ACTIVITY – Retype every line of the data below, starting with the first and ending with the line that contains "sample: Multiciliated cells", but leave out the pictures.

-------- DATA SHOWN --------

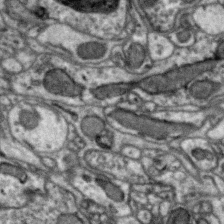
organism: Zebra finch
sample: Brain
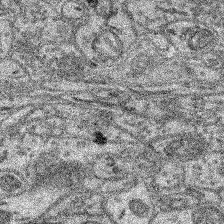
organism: Mouse
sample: Retina
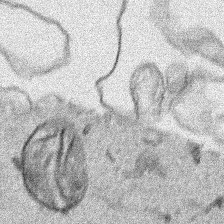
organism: Human
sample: Mitochondria in HCT116 cells
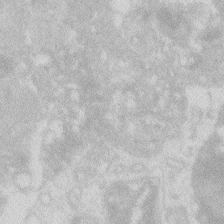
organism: Zebrafish
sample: Macrophage
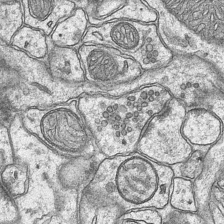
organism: Mouse
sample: CA1 Hippocampus
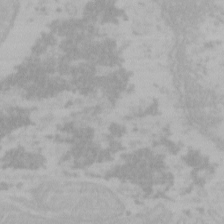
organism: Mouse
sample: Choroid plexus
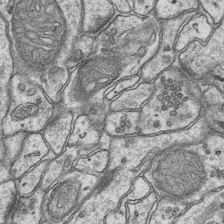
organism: Mouse
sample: CA1 Hippocampus
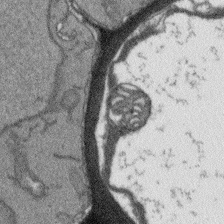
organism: Arabidopsis thaliana
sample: Root tip
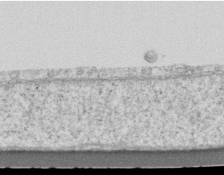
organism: Mouse
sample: Centriole in ependymal cells
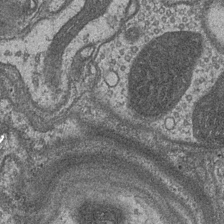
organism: Drosophila
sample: Optic medulla
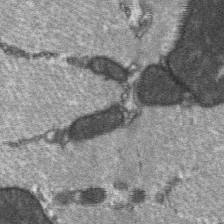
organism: C57BL Mouse
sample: Soleus
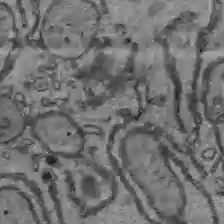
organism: C57BL Mouse
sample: Liver
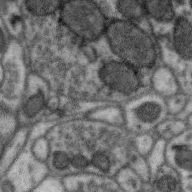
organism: Zebra finch
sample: Brain
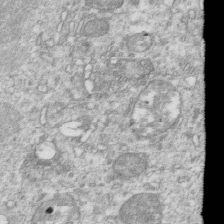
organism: Mouse
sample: Activated OT-1 CD8+ T cells
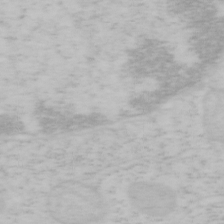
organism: Mouse
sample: OT-I killer T cells with ID8 ovarian cancer cells
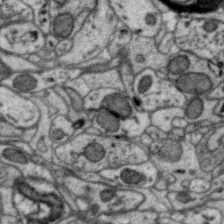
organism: Zebra finch
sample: Brain
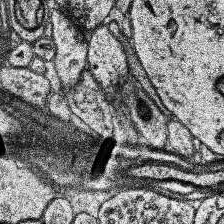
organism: Human
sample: Temporal Lobe
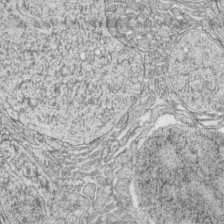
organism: Zebrafish
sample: synaptic ribbons in rod cells and cone cells
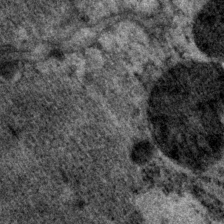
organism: P. pacificus
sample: Pharynx
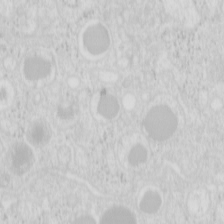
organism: Mouse
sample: Pancreas
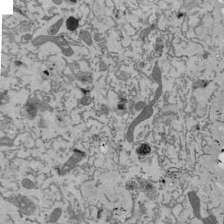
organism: Mouse
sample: ED-1 cell nuclei; centrioles
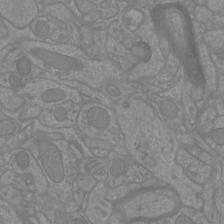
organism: Mouse
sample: Cortical neurons
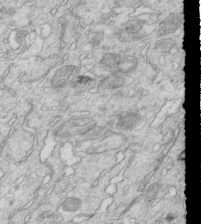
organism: Mouse
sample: Multiciliated cells
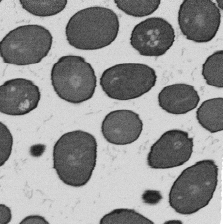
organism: B. subtilis
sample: Bacterial spore
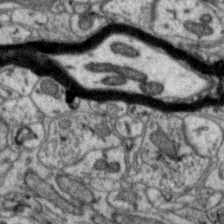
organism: Zebra finch
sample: Brain
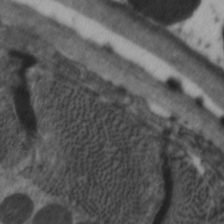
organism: C. elegans
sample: Pharynx
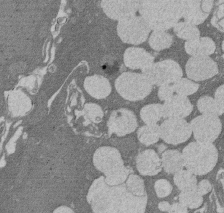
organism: Rat
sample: Salivary granule
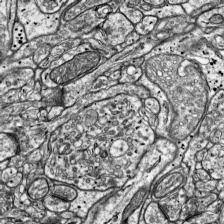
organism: Mouse
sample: Visual Cortex
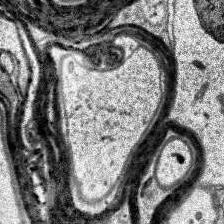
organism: Human
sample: Temporal Lobe
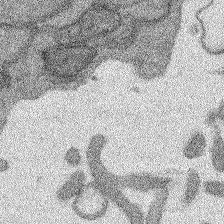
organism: Human
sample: HeLa cells
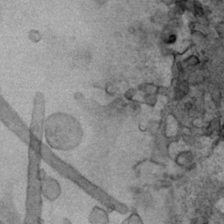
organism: Human
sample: Mitochondria in HCT116 cells
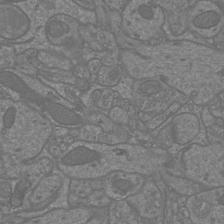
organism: Mouse
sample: Cortical neurons
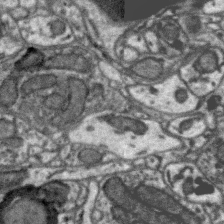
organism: Zebra finch
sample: Brain
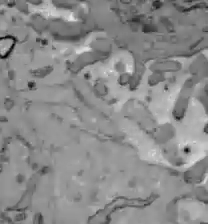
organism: C57BL Mouse
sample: Liver
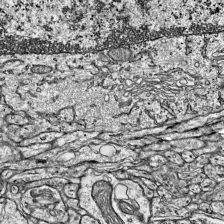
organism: Mouse
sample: Visual Cortex
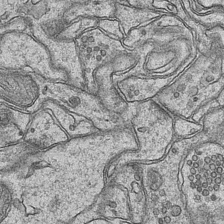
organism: Mouse
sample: CA1 Hippocampus
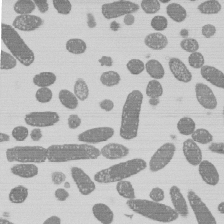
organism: E. coli
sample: Bacterial nucleoid
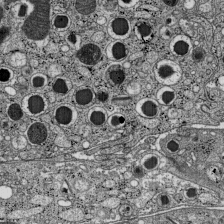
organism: C57BL Mouse
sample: Pancreatic islet
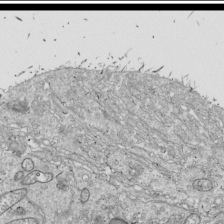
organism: Drosophila
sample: Cell division; meiosis; drosophila spermatocytes
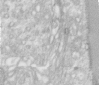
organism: Human
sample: Centriole in RPE cells
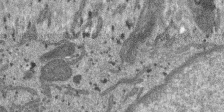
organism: Human
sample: Lung epithelial cells infected with SARS-CoV-2
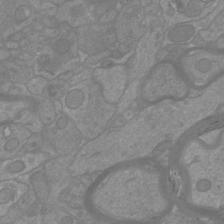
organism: Mouse
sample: Cortical neurons
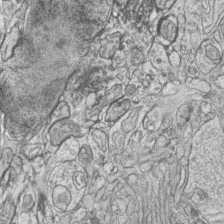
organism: Zebrafish
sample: synaptic ribbons in rod cells and cone cells
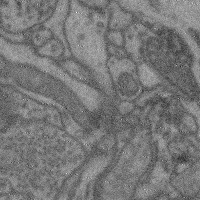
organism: Mouse
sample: Cerebral cortex
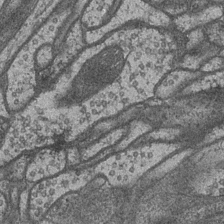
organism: Drosophila
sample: Optic medulla
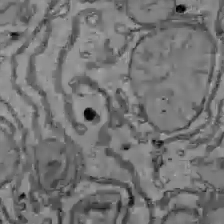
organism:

--------

RESPONSE TO THE TASK –
organism: Zebra finch
sample: Brain
organism: Mouse
sample: Retina
organism: Human
sample: Mitochondria in HCT116 cells
organism: Zebrafish
sample: Macrophage
organism: Mouse
sample: CA1 Hippocampus
organism: Mouse
sample: Choroid plexus
organism: Mouse
sample: CA1 Hippocampus
organism: Arabidopsis thaliana
sample: Root tip
organism: Mouse
sample: Centriole in ependymal cells
organism: Drosophila
sample: Optic medulla
organism: C57BL Mouse
sample: Soleus
organism: C57BL Mouse
sample: Liver
organism: Zebra finch
sample: Brain
organism: Mouse
sample: Activated OT-1 CD8+ T cells
organism: Mouse
sample: OT-I killer T cells with ID8 ovarian cancer cells
organism: Zebra finch
sample: Brain
organism: Human
sample: Temporal Lobe
organism: Zebrafish
sample: synaptic ribbons in rod cells and cone cells
organism: P. pacificus
sample: Pharynx
organism: Mouse
sample: Pancreas
organism: Mouse
sample: ED-1 cell nuclei; centrioles
organism: Mouse
sample: Cortical neurons
organism: Mouse
sample: Multiciliated cells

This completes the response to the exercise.